Random forest models

Results of random forest models indicated common herd management practices that influence the shedding of MDR and AMR phenotypes of Salmonella, Enterococcus spp., and E. coli collectively, as well as individually (Fig. 3). The number of culled animals, monthly culling frequency and percentage, herd size, and proportion of Holstein cows in the herd were found to be influential herd characteristics (top ten features by relative influence) predicting MDR phenotypes in all algorithms. Random forest algorithms for predicting AMR phenotype in Enterococcus spp., commensal bacterial species combined, and in all bacterial species showed the same top ten most influential herd management features. Individual-level features such as culling due to milk production, mastitis, reproductive and other reasons appeared important for predicting resistance phenotypes in Salmonella. The use of the chalk method for withdrawal determination was in the top ten most influential features and for the E. coli and Salmonella models.

Gradient boosting classification models

Herd characteristics that showed higher variable importance in SHAP values for predicting cows shedding MDR resistance bacteria based on all bacterial species were herd size, the proportion of Jersey cows, sampling season, the frequency of extra-label drug use, rolling herd average, and culling related features. These features also showed high marginal contributions in predicting AMR phenotypes. For predicting AMR phenotypes, features such as the number of monthly veterinary treatments, antibiotic dose tracking, and the proportion of Holstein cows also showed higher SHAP values (Fig. 4).

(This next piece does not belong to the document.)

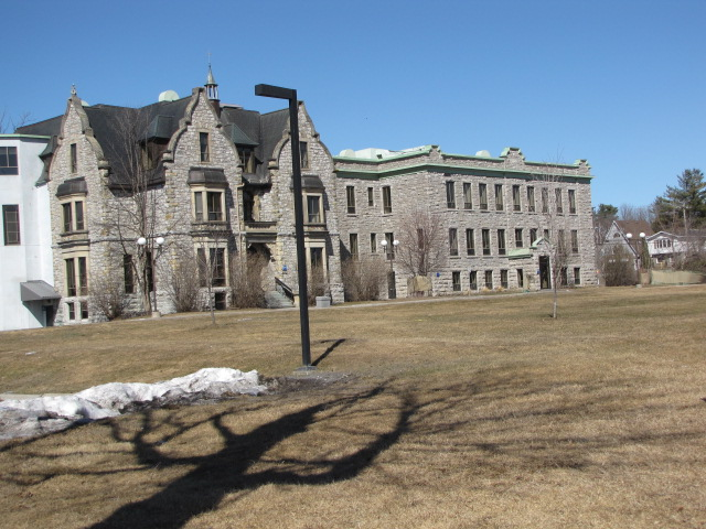 Photo de l'édifice du Conservatoire de musique de Gatineau sur le boul. Taché (secteur Hull)à Gatineau, Qc. en Outaouais- Photo: Canon PowerShot SX10 IS, 640x480, Truecolor, size: 133.5KB
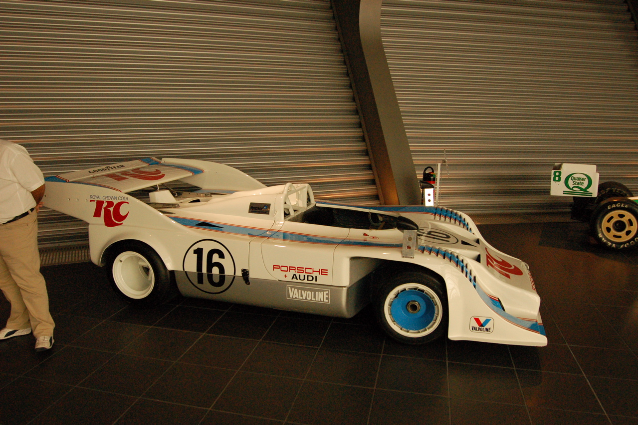 Porsche 917/10 CanAm Spyder

Partial dependence of gradient boosting model prediction on important features showed the possible relationships of these herd and cow-related features in predicting the AMR of their fecal bacteria as MDR. Higher culling frequency and monthly culling percentages were associated with cows with MDR phenotypes from all bacteria, whereas an overall increase in the number of culled animals from the herd showed a negative trend with classifying a cow as shedding MDR bacteria. Winter season was negatively associated with MDR phenotype bacteria shed by cows compared to cows sampled in Spring. Similarly, herds with more than 10,432 kgs of rolling average milk production showed a positive trend with MDR positive cows. Cows from herds with a higher proportion of Jersey cows were negatively associated with being classified as shedding MDR bacteria by the gradient boosting algorithm (Fig. 5). Within other herd characteristics that were identified as important, herd size showed a varying trend with classifying cows shedding MDR bacteria, with some herd sizes showing a positive association of classifying cows as shedding MDR bacteria (Fig. 5).

For predicting MDR phenotypes in Salmonella shed by cows, rolling herd average milk production, sampling season, chalk methods for tracking withdrawal, monthly culling frequency, and Salmonella vaccine were found to be important predictive features with high SHAP values (Fig. 6). The exploration into partial dependence of these features gave insights into relationships of feature values with classifying a cow as shedding MDR phenotype Salmonella (Fig. 7). Increasing rolling herd average milk production and monthly culling percentage was positively associated with MDR phenotypic Salmonella in cow feces. Similarly, cows sampled in spring were more likely to be classified as shedding MDR Salmonella.

Models predicting phenotypes in commensals E. coli, and Enterococcus spp.; the number of culled animals in the previous year was always in the top ten most important features to classify cows as shedding MDR bacteria (Figs. S5–S8). Rolling herd average milk production features describing culling practices, and herd size, consistently featured as important in classifying cows as shedding MDR phenotypic bacteria for all the other three models (Commensals, E. coli and Enterococcus spp.). The frequency of extra-label drug use was an important feature for models separately predicting MDR in Enterococcus spp. (Fig. S7) and E. coli shed by cows.